The “what is next?” conversation is critical because given the speed GenAI is advancing, “what is next?” may as well be today. Organizations that have been slow to adpot GenAI are already seeing that they are behind and need to catch up with competitors. I suspect “catching up with GenAI” will be a theme as 2024 operating plans and budgets are finalized.
From a database perspective, the critical question is not “will this database work with my GenAI app today?” As noted above, simple vector databases are adequate for current GenAI applications. The question organizations should be asking is “will this database be able to handle my GenAI application in three or six months?” It will be challenging enough for organizations to catch up with adopting GenAI. The last thing they will want is to migrate databases when they realize their application has more advanced requirements.
Retrieval Augmented Generation (RAG) is a perfect example of this. Vector databases are adequate for storing and matching top-N vectors for a query, but they are limited with logging conversations and providing visibility into the workings of the LLM. Additionally, implementing advanced RAG strategies will add complexity to both queries and logging, requiring a more sophisticated and flexible database (such as a graph).
Agents are also emerging as an application of GenAI that will introduce substantial benefits, but also complexity.

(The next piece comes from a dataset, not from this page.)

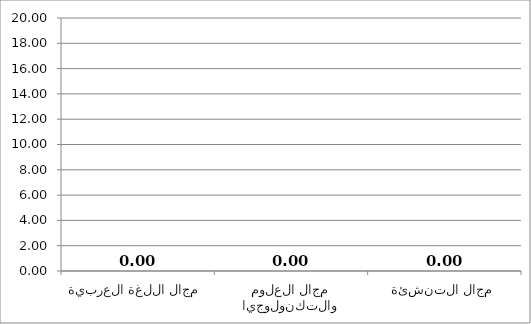
| Category | Series 0 |
|---|---|
| مجال اللغة العربية | 0 |
| مجال العلوم والتكنولوجيا | 0 |
| مجال التنشئة | 0 |

Bill Gates recently wrote:
Agents are not only going to change how everyone interacts with computers. They’re also going to upend the software industry, bringing about the biggest revolution in computing since we went from typing commands to tapping on icons.
Logging the behavior of Agents as they perform tasks will be critical for visibility, understanding, and accountability as Agent enter production and begin making decisions with real-world impact.
Can Your Database Keep Up?
Graphs are everywhere, including in GenAI. Vector databases are having a moment for simple GenAI applications, but this may just be a moment. Almost every database is adding vector storage and search capabilities, and GenAI implementations are rapidly becoming more sophisticated. Organizations need to plan for “what’s next in GenAI” as if it were today, which means leveraging a database with far more capabilities than just vector storage and search. Graph databases like Neo4j can handle vector search today, but they will truly shine with what’s next in GenAI.